Shum Seruto said they are applying to the James Beard Public Market, which is anticipated to be opened later this year. But, if that option fails to work, it won’t prevent PDX Coffee Club from breaking into downtown.

Portland had a bleak narrative painted over the past few years, Shum Seruto said, but he said he knows it’s still the same beautiful city it’s always been.

“I think that it’s important that we don’t just focus on the negative things when considering our city center, but instead try to really have something that celebrates what I think makes Portland so incredible,” Shum Seruto said.

One of the most important aspects for him is to not rush the timeline.
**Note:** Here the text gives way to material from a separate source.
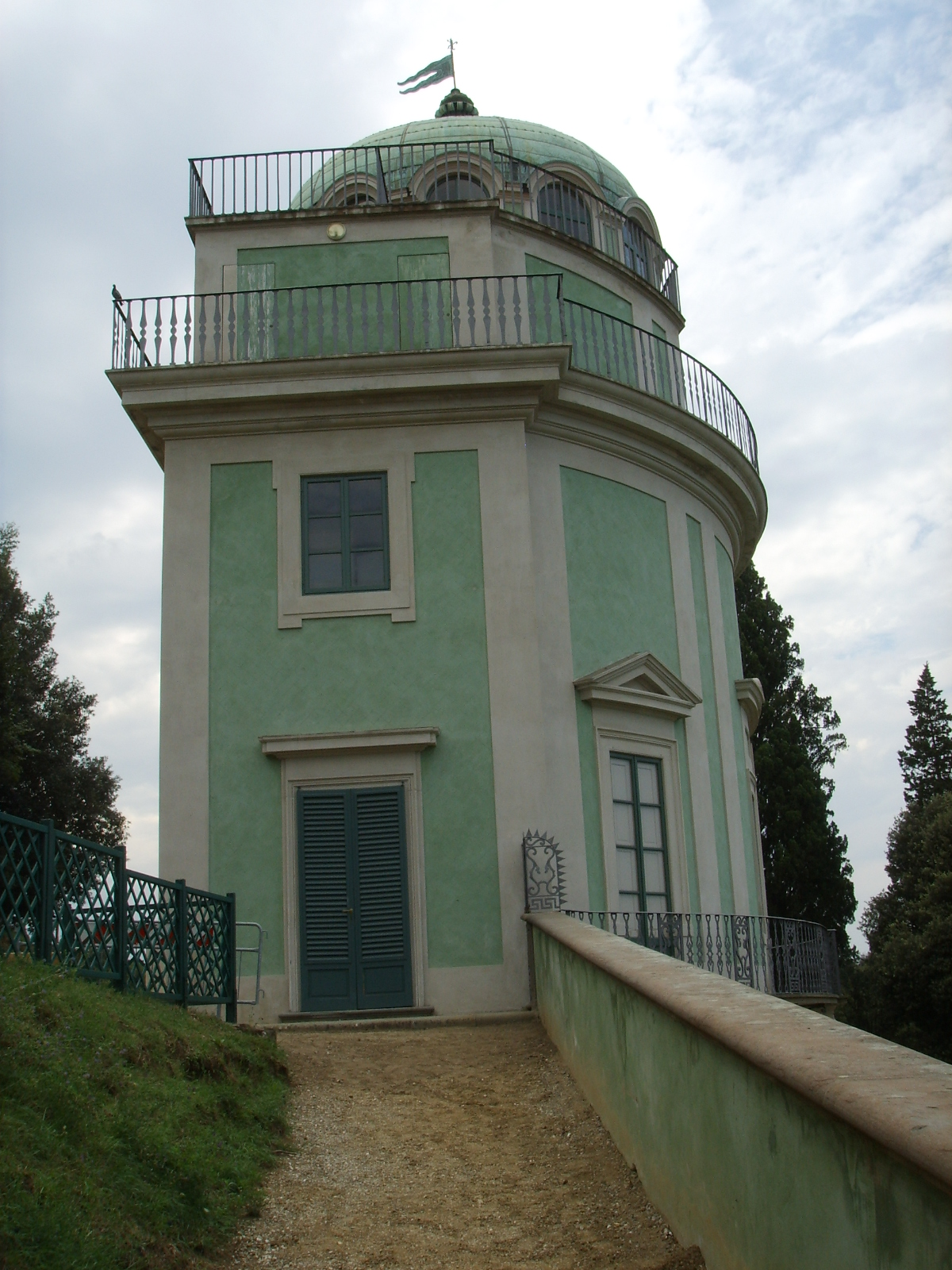 Boboli, kafeehaus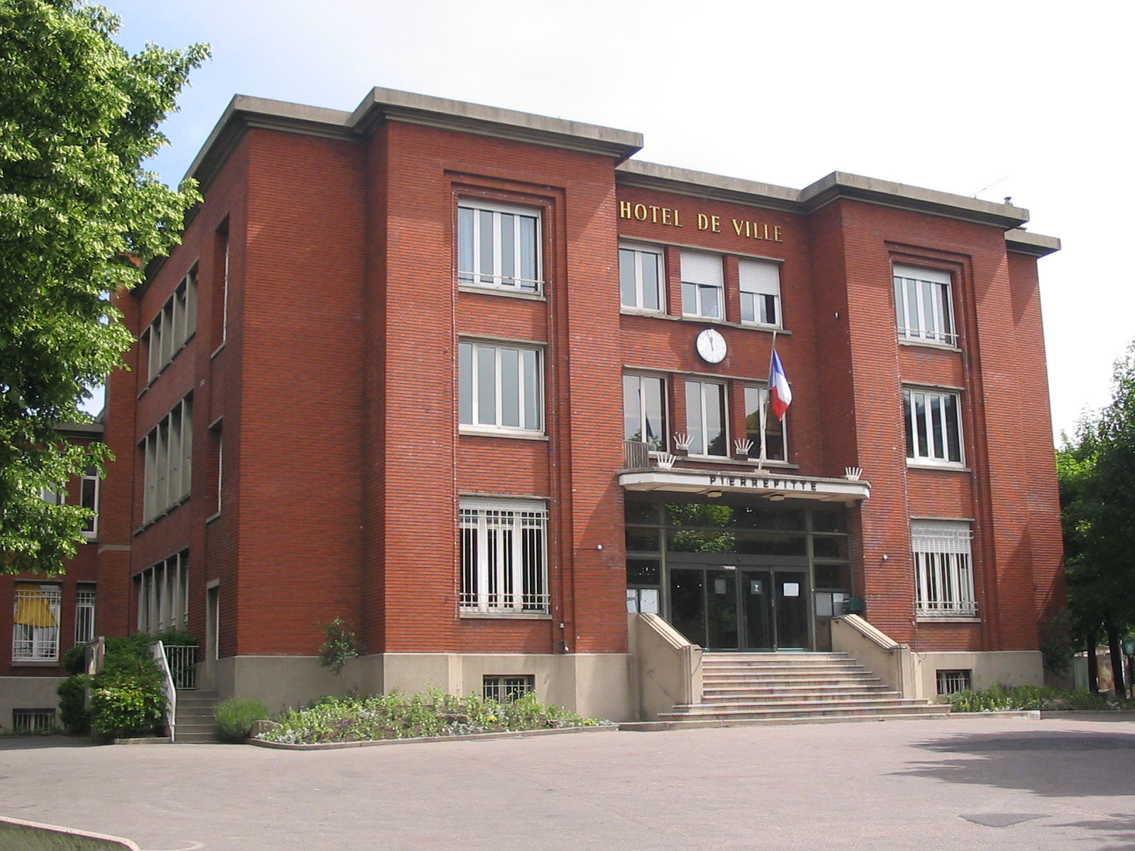 Mairie de Pierrefitte-sur-Seine (93). Je suis l'auteur du cliché pris au printemps 2005 Licensing Catégorie:Pierrefitte-sur-Seine

“I want to make sure we build the correct business to not just be able to meet our financial obligations of having a team, but to produce an environment to where people really are able to thrive in their work life and their personal life,” Shum Seruto said. “That’s really my main priority over rapid expansion.”

He hopes to be in downtown within a year or so, and said he’s “putting the fire under his own butt” to make sure that happens.

“It makes me so happy to see people resonate with our idea, these Portland coffees and what we’re doing. There are people here playing board games, meeting with their family or getting hot chocolates with their kids. I think it’s just one of the things that makes a cafe such a beautiful space,” Shum Seruto said. “It just makes me feel great to be able to be a part of that and serve that community.”